To the Editor,
Immune-mediated cytopenias (IMCs), including immune thrombocytopenic
purpura (ITP), autoimmune hemolytic anemia, and autoimmune neutropenia,
have been newly highlighted as a significant complication after
allogeneic hematopoietic cell transplantation (HCT), with a cumulative
incidence of 2.1% to 52.6%.1,2 Major risk factors
for post-transplant IMC include younger recipient age at HCT,
non-malignant disease, cord blood transplantation, unrelated donor, and
a reduced-intensity conditioning (RIC) regimen.1,2Post-transplant IMCs are occasionally resistant to conventional
first-line therapy, i.e., corticosteroid and/or intravenous
immunoglobulin (IVIG) therapy in combination with supportive therapy,
such as granulocyte colony-stimulating factor, thrombopoietin receptor
agonist (TPO-RA), and transfusion. Rituximab, an anti-CD20 monoclonal
antibody (mAb), mycophenolate mofetil, bortezomib, and daratumumab, an
anti-CD38 mAb, have been used as second-line or subsequent therapies for
refractory or recurrent cases.1–5
A 17-year-old boy with adrenoleukodystrophy underwent allogeneic bone
marrow transplantation (BMT) from a human leukocyte antigen (HLA) 7/8
allele-matched unrelated donor using a RIC regimen consisting of
fludarabine (125 mg/m2), melphalan (140
mg/m2), rabbit anti-thymocyte globulin (5 mg/kg), and
total body irradiation of 4 Gy. Tacrolimus and short-term methotrexate
were administered as prophylaxis for graft-versus-host disease (GVHD).
Myeloid lineage cell engraftment and complete chimerism were achieved on
days 20 and 28, respectively. No significant GVHD was observed.
On day 118, he was readmitted to our hospital with oral bleeding and
cutaneous purpura, and was diagnosed with ITP. The clinical course after
onset of ITP is shown in the Figure. Soon after re-admission, frequent
red blood cell and platelet transfusions were required to treat massive
gastric mucosal bleeding. Since various treatments, such as IVIG,
prednisolone, methylprednisolone, TPO-RAs (eltrombopag and romiplostim),
and four courses of 375 mg/m2/week rituximab, failed
to improve thrombocytopenia, he received one course of 16 mg/kg
daratumumab on day 191, after the approval for use as an unapproved drug
from the Patient Safety Unit of Kyoto University Hospital. His platelet
counts soon exceeded 100×109/L but suddenly decreased
7 months later while he was receiving romiplostim therapy. Since the
effect of the three courses of daratumumab was transient and serial flow
cytometric analyses demonstrated the reemergence of CD20+ B cells, which
had disappeared after rituximab therapy, just before the recurrence of
ITP, he received four courses of rituximab in combination with
prednisolone (1 mg/kg/day) and romiplostim. His platelet counts
gradually increased and reached more than 100×109/L 1
month after initiation of the second rituximab treatment, while he was
still undergoing therapy with prednisolone and romiplostim.

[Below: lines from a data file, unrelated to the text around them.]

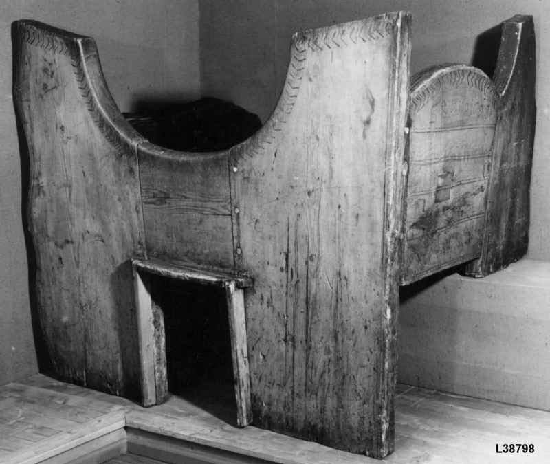 Seng eller "kvile" fra Valle i Setesdal. Foto Norsk Folkemuseum, NF.1911-0631.
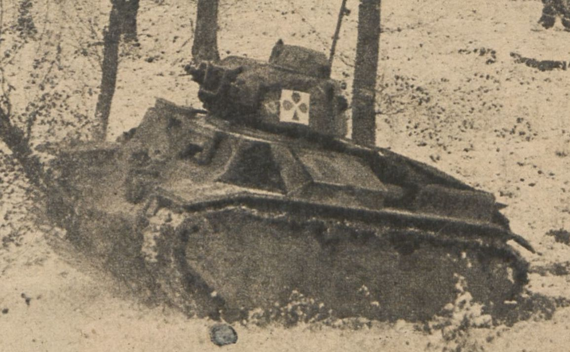 LES CHARS D'ASSAUT sont parfois conciliants et routiniers, et ils suivent alors docilement les voies et les chemins, même forestiers, dont leurs chenilles s'accommodent fort bien ; mais la neige ne les empêche pas de couper, s'il le faut, à travers champs et bois, et un arbre, même robuste, ne constitue pas un obstacle suffisant pour détourner le char de sa direction. Janvier 1940. [D2 Neerwinden 1/19e BCC]
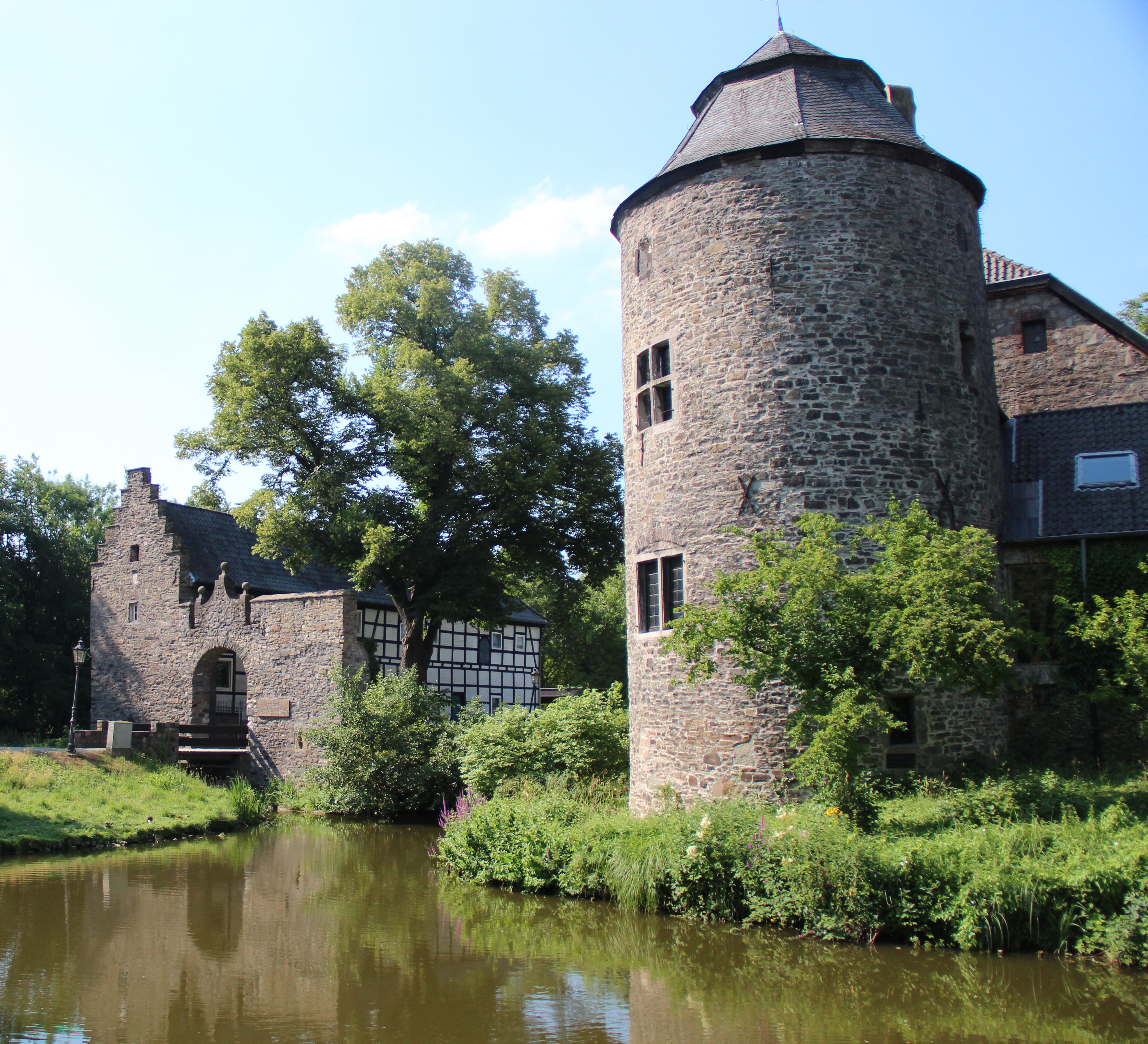 De waterburcht "Haus zum Haus" in Ratingen
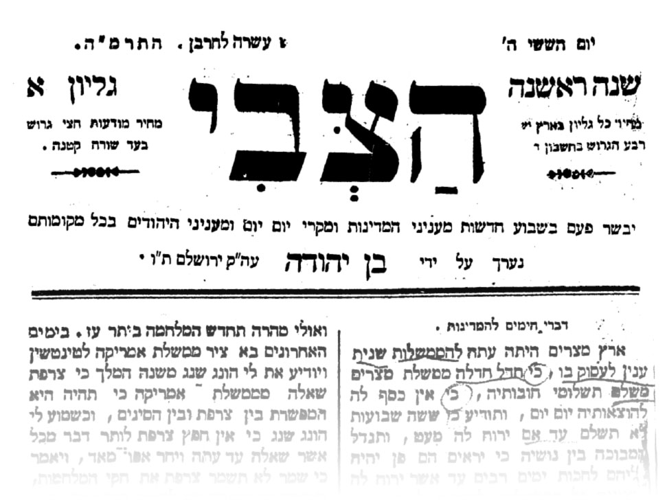 שער עיתון הצבי
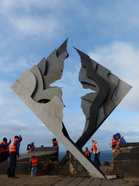 Restauriertes Denkmal im Oktober 2015

The pathophysiology of post-HCT IMCs is still poorly understood.
However, it has been speculated that immune dysregulation caused by
conditioning regimens, infections, GVHD, immunosuppressive agents,
reduced and dysfunctional regulatory T cells, and/or HLA mismatched
donor-derived naïve T cells trigger the development of post-HCT IMCs
mainly via auto-antibody production to hematopoietic
cells.1,2,6 High-throughput single-cell bioassay of
antibody-secreting cells of ITP patients has recently demonstrated the
existence and dissemination of autoreactive plasma cells in multiple
hematopoiesis organs, such as spleen, bone marrow, and lymph nodes,
which might reduce the efficacy of B cell depletion by
rituximab.5 In the present case, CD38-targeting
therapy using daratumumab quickly improved the first episode of
rituximab-refractory ITP, suggesting the presence of autoreactive plasma
cells. By contrast, additional rituximab therapy was effective in
counteracting the recurrence of daratumumab-refractory ITP, implying the
presence of remnant autoreactive B cells. Thus, sequential or
combination therapy with rituximab and daratumumab appears to be a
promising therapeutic option for refractory post-transplant IMCs, which
might be caused by multiple antibody-secreting cell populations.